2. Phase 2: Active Diagnostics and Intervention

If Phase 1 is inconclusive or indicates a need for more detailed data, this phase involves active interventions, such as implementing granular monitoring or activating detailed diagnostic logging.

2.1. Advanced Resource Monitoring

2.1.1. Essence

This method focuses on obtaining detailed metrics that are unavailable in the standard Lightsail monitoring, primarily RAM and swap space usage.
This requires installing a monitoring agent (e.g., the AWS CloudWatch Agent) or using external systems.

2.1.2. Advantages

Monitoring RAM and swap usage is absolutely essential for diagnosing the conditions leading to OOM Killer activation (I.2).
The method also enables the identification of performance degradation due to intensive swap usage (thrashing).
It fills critical gaps in the basic Lightsail metrics, providing a complete picture of the server's resource status.
Historical data enables the analysis of resource usage leading up to the downtime and the identification of trends such as memory leaks.

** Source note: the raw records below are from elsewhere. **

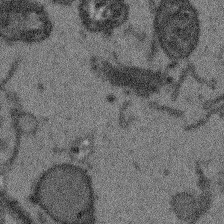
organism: Arabidopsis thaliana
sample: Root tip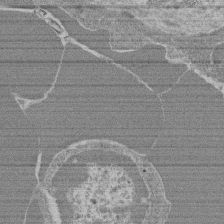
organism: Mouse
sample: Glomerulus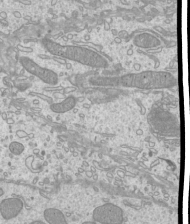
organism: Mouse
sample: Cilia; mouse epididymis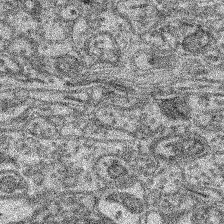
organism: Mouse
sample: Retina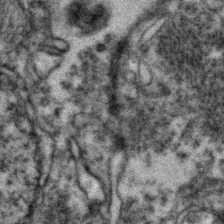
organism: Zebrafish
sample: Zebrafish embryo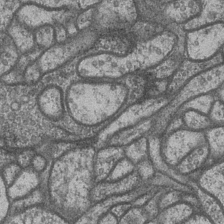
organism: Drosophila
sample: Optic medulla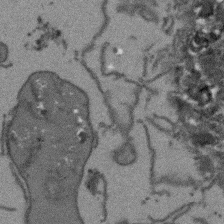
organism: Arabidopsis thaliana
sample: Root tip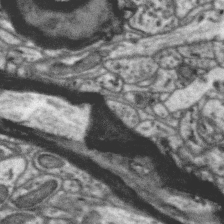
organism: Zebra finch
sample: Brain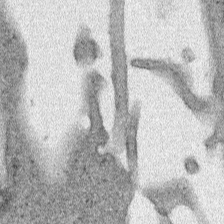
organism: Human
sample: Mitochondria in HCT116 cells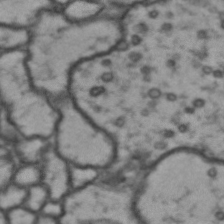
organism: Drosophila
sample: Brain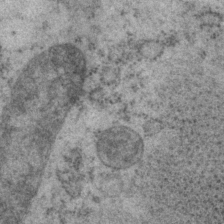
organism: P. pacificus
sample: Pharynx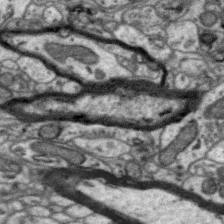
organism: Zebra finch
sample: Brain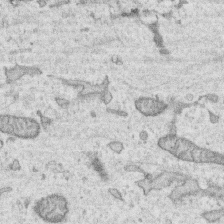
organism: Human
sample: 1205lu cells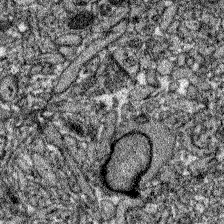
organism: Zebrafish
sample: Larval olfactory bulb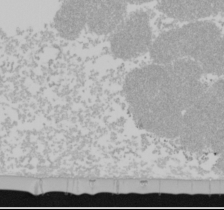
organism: Mouse
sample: Cancer cell death in ED-1 cells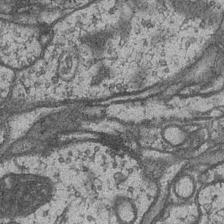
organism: Drosophila
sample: Optic medulla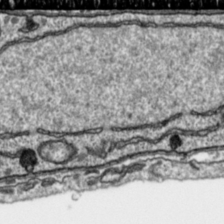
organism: Toxoplasma gondii
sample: Parasites in a vacuole inside a host cell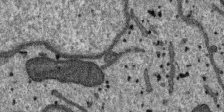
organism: Human
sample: Lung epithelial cells, uninfected (mock) control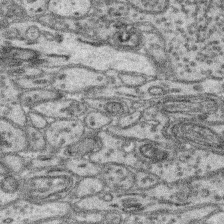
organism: Mouse
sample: Retina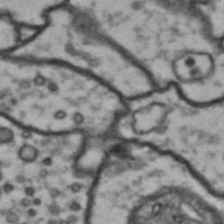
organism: Drosophila
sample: Brain

2.2. Diagnostic Configuration Activation

If critical diagnostic information was unavailable in Phase 1 (e.g., MySQL slow_query_log or detailed PHP error reporting was disabled), this step involves activating these features.
This provides the necessary data to correlate application behavior with resource consumption.

3. Phase 3: Deep Application Profiling

This phase focuses on analyzing application efficiency at the code level and is necessary if instability persists after infrastructure, traffic, and configuration issues are resolved.
This is the most intrusive phase and therefore requires specific mitigation strategies to protect the production website.

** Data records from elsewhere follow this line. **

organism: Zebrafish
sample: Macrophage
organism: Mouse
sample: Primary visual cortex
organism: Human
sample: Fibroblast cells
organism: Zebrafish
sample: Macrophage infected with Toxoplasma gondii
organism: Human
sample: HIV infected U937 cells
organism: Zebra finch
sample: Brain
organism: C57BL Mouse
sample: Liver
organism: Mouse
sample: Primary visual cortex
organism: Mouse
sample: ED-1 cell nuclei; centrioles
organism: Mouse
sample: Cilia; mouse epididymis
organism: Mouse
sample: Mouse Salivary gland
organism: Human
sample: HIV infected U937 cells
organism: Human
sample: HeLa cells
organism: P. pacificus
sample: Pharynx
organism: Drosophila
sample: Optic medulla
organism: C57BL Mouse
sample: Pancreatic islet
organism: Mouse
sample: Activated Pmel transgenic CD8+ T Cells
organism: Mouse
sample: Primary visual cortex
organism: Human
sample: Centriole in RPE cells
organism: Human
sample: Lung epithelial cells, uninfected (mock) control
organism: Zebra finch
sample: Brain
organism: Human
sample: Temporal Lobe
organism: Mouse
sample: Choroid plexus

3.1. Risk Mitigation: Prioritizing Staging and Safe Production Profiling

Traditional, intrusive profiling tools can generate significant overhead.
Performing deep diagnostics with them on the live production server risks exacerbating the existing instability.
Therefore, the primary strategy is to reproduce the issue and conduct detailed profiling in a dedicated staging environment.
This environment must be an exact replica of the production setup, including the Lightsail instance size, operating system, stack configuration, and website data.

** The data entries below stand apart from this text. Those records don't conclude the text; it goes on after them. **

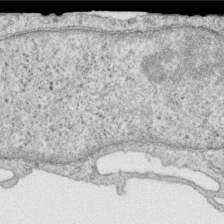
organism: Human
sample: Centriole in RPE cells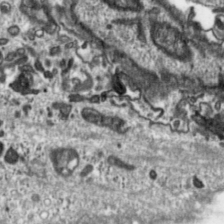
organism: Toxoplasma gondii
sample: Parasites in a vacuole inside a host cell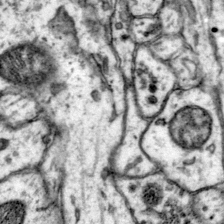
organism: Mouse
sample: Primary visual cortex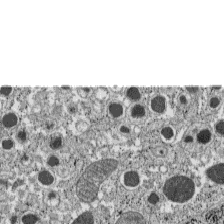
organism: C57BL Mouse
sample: Pancreatic islet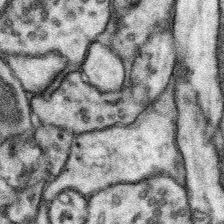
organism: Mouse
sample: Somatosensory cortex neuropil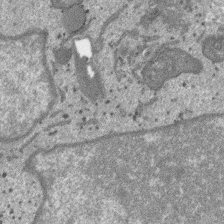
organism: Human
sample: Lung epithelial cells infected with SARS-CoV-2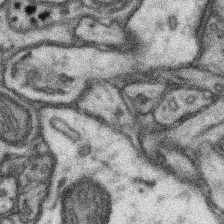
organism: Mouse
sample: Somatosensory cortex neuropil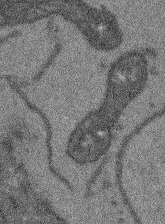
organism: Arabidopsis thaliana
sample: Root tip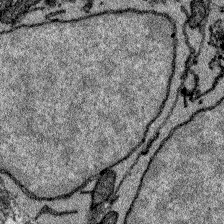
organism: Zebrafish
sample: Larval olfactory bulb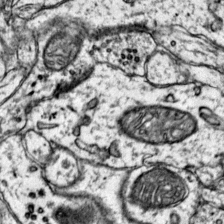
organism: Mouse
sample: Primary visual cortex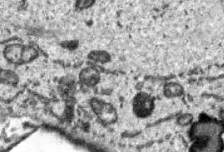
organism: Human
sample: HeLa cells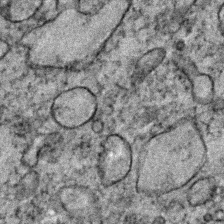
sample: Trachea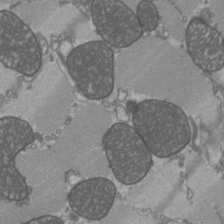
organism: C57BL Mouse
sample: Heart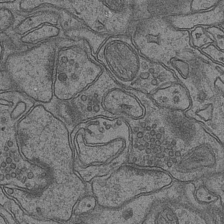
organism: Mouse
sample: CA1 Hippocampus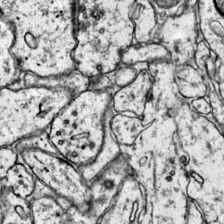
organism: Mouse
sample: Primary visual cortex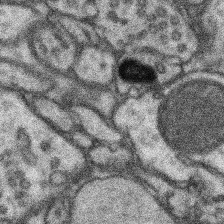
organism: Mouse
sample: Somatosensory cortex neuropil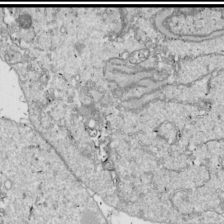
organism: Drosophila
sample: Cell division; meiosis; drosophila spermatocytes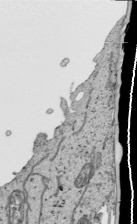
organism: Human
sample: Mitochondria in HCT116 cells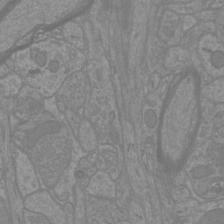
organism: Mouse
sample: Cortical neurons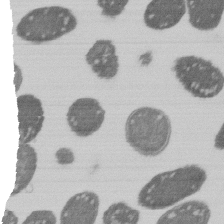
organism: E. coli
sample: Bacterial nucleoid

3.2. Application and Database Profiling

This method involves using specialized tools to analyze WordPress performance at the code and database query level.
When conducted in the staging environment, intrusive tools (e.g., detailed tracing profilers like Xdebug, plugins like Query Monitor) can be used under simulated load.
When conducted in the production environment, only low-overhead tools (e.g., continuous profiling via eBPF or lightweight APM agents) are used to identify slow PHP code and resource-intensive SQL queries under real load.